Why are some nations rich and others poor?


In Australia, over the past fifty years, average household income, in constant prices, more than doubled. We live in one of the freest and most prosperous societies in the history of mankind. Why should we be so lucky?

Prior to 1800, most people lived subsistence existences. Dirt poor, their lives a drudgery, they suffered high rates of child mortality, starvation in poor seasons and ever present violence. It had been that way for centuries. As Hobbes put it, life was solitary, poor, nasty, brutish, and short.

Since then, the wealth of the average person has increased twelve-fold. (See Mark Rosser’s graphs of GDP per capita throughout history). Concurrently, the world’s population increased six-fold and life expectancy has extended by over forty years.
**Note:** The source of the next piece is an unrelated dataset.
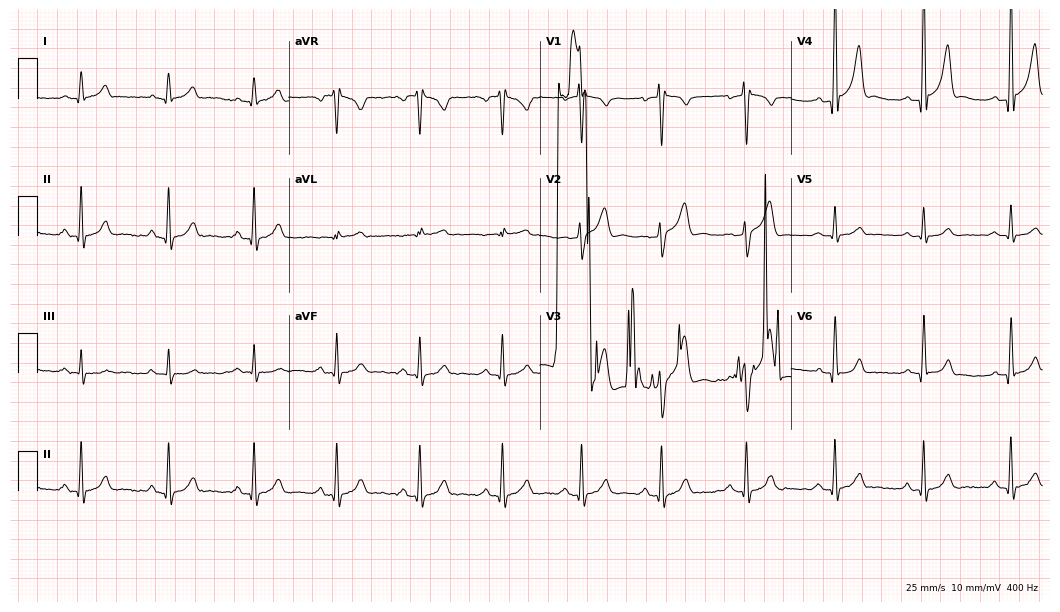
ECG (10.2-second recording at 400 Hz) — a male patient, 31 years old. Screened for six findings — first-degree AV block, right bundle branch block (RBBB), left bundle branch block (LBBB), sinus bradycardia, atrial fibrillation (AF), sinus tachycardia — none is recorded.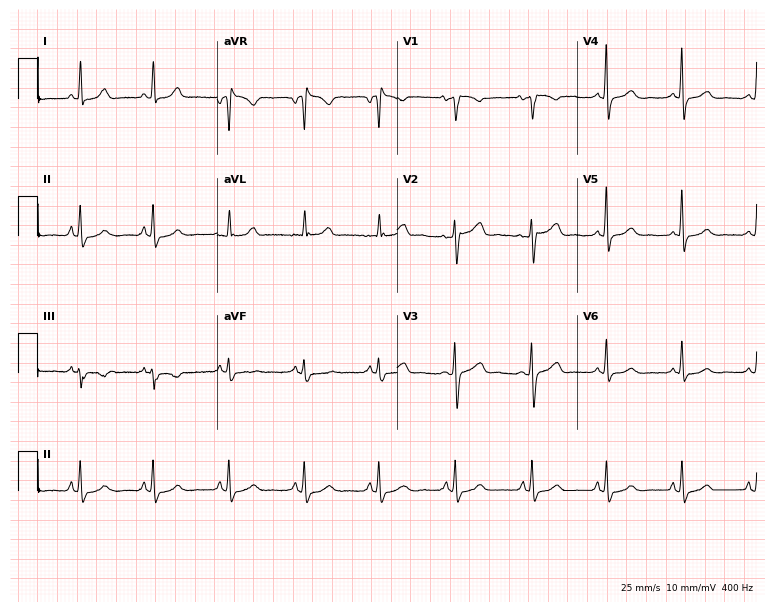
Electrocardiogram (7.3-second recording at 400 Hz), a 53-year-old woman. Of the six screened findings (first-degree AV block, right bundle branch block (RBBB), left bundle branch block (LBBB), sinus bradycardia, atrial fibrillation (AF), sinus tachycardia), none is recorded.

What makes some nations rich and others poor? Why are resource-rich Tanzania and Argentina poor, while resource poor Singapore, Hong Kong and Switzerland are rich? Why is there such a disparity in wealth between adjacent countries with similar cultures such as the former East and West Germany, or North and South Korea? Why is North America so much more prosperous than South America? Why has Botswana thrived and but not Zimbabwe nor the Congo? Why are formerly prosperous centres such as Baghdad, Venice and Florence not so fortunate today? What has changed recently in China and Brazil?
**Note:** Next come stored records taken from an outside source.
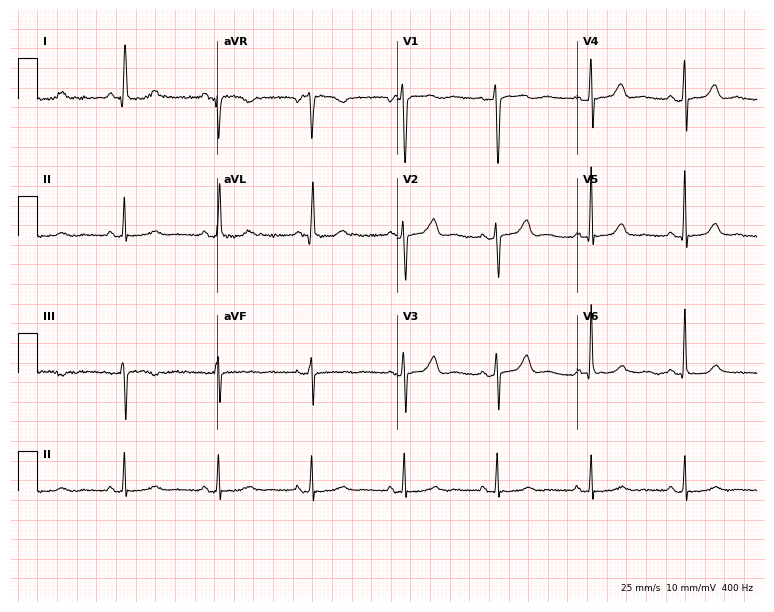
Resting 12-lead electrocardiogram (7.3-second recording at 400 Hz). Patient: a 60-year-old female. None of these six findings is recorded: first-degree AV block, right bundle branch block (RBBB), left bundle branch block (LBBB), sinus bradycardia, atrial fibrillation (AF), sinus tachycardia.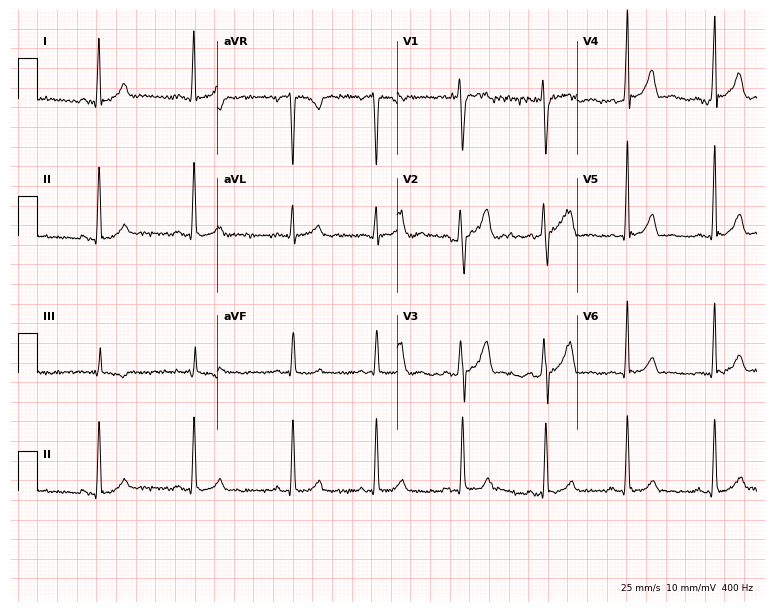
12-lead ECG from a 21-year-old male. Labelled as a normal ECG.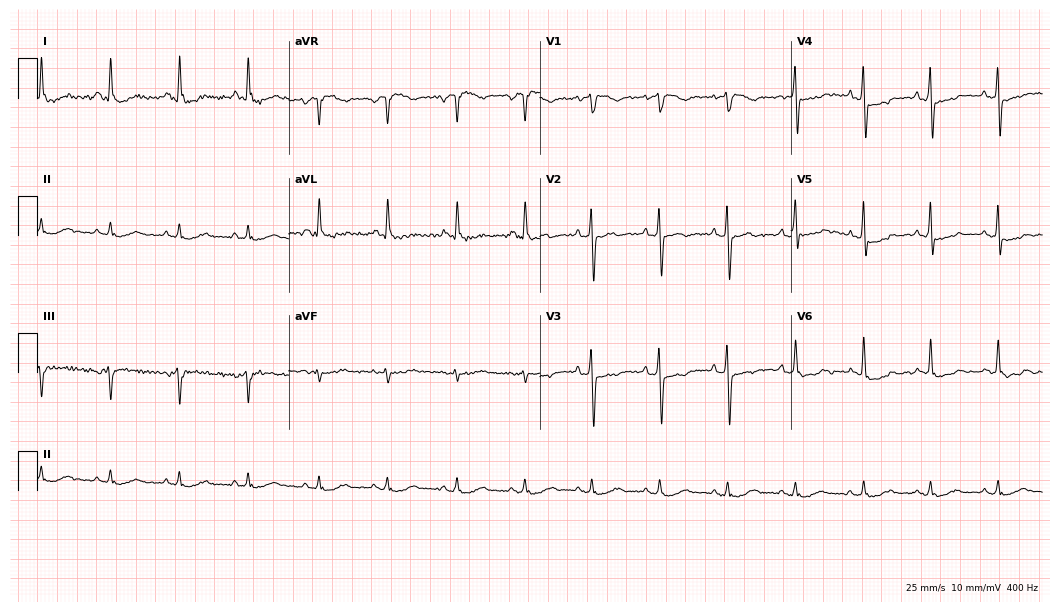
ECG (10.2-second recording at 400 Hz) — a male patient, 78 years old. Screened for six findings — first-degree AV block, right bundle branch block, left bundle branch block, sinus bradycardia, atrial fibrillation, sinus tachycardia — none is recorded.

The reasons are complex and the factors interact. There are many alternative explanations. Prosperity is like a jigsaw puzzle. There are many pieces that contribute to the end result.

Jared Diamond, in Guns, Germs and Steel, posited that it all begins with geographical good fortune. Those nations that had access to arable crops and animals they could domesticate thrived.
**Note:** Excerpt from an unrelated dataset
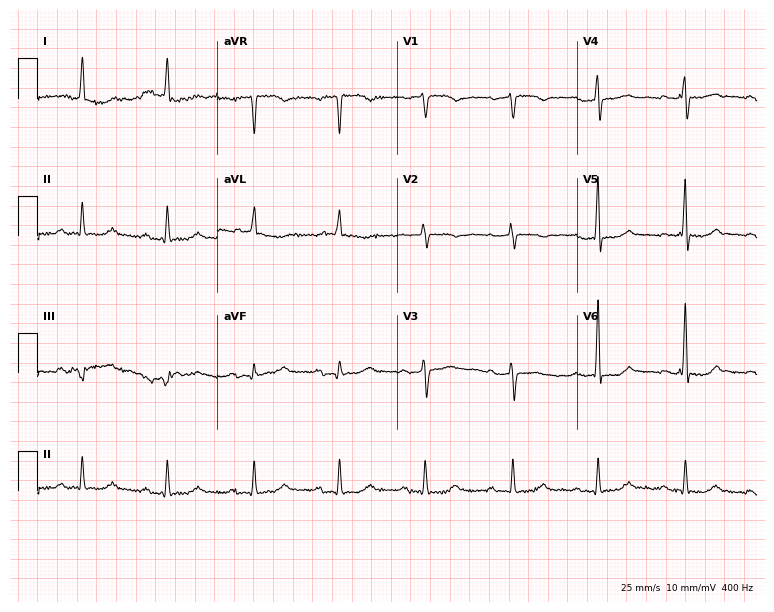
Electrocardiogram, a woman, 74 years old. Interpretation includes first-degree AV block.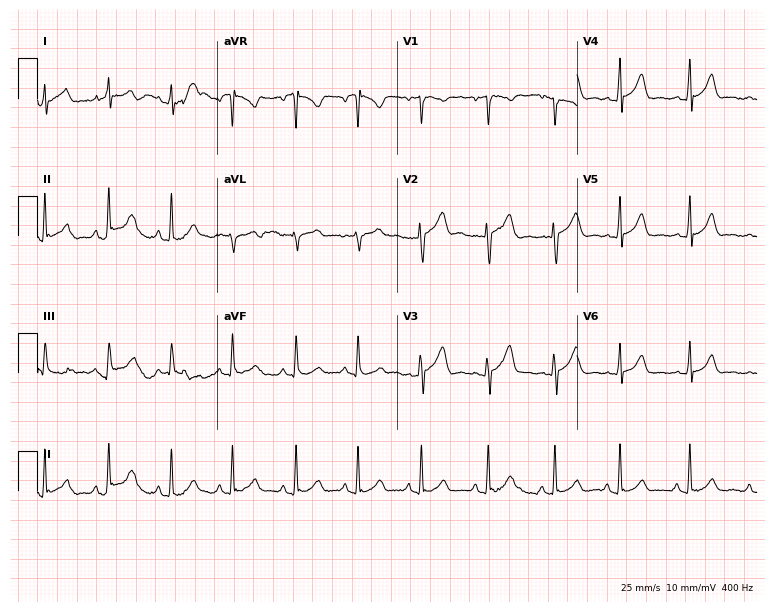
Electrocardiogram (7.3-second recording at 400 Hz), a male patient, 21 years old. Overall reading on record: normal ECG.

Adam Smith identified that labour productivity could be improved if everyone specialized in what he was good at and traded his produce with others. Leonard E. Read, in his delightful essay, I, Pencil, explained how the division of labour worked in practice, with millions of people collaborating, blissfully unaware of the final result, in the production of a pencil. Max Weber argued that the protestant ethic of frugality, hard work and thrift, together with the notion that man had a calling and was obligated to use his talents appropriately created the environment for capitalism to thrive.

Civil liberties such as the right to private property, legally enforceable contracts, and the right to choose one’s occupation and to form voluntary associations (especially businesses) are significant enablers. Changing social values with regard to the dignity of work and respect for the entrepreneur also have an influence.

Other factors include: energy – coal replacing the slave, the ox and the horse; accumulated capital – being able to use the infrastructure, resources and ideas created previously; urbanization; innovation; trust and cooperation; and employing everyone’s talents.

Of all these, the division of labour and our willingness to exchange with strangers are crucial. The more people diversify as consumers and specialise as producers the more prosperous they become.

But perhaps the most important is property rights. Entrepreneurs need to be confident that they can keep the results of their efforts.

In Why Nations Fail, Acemoglu and Robinson explain:

Secure private property rights are central, since only those with such rights will be willing to invest and increase productivity. A businessman who expects his output to be stolen, expropriated, or entirely taxed away will have little incentive to work, let alone incentive to undertake investments and innovations.

Or as Matt Ridley put it more succinctly in The Rational Optimist:

Merchants and craftsmen make prosperity: chiefs, priests and thieves fritter it away.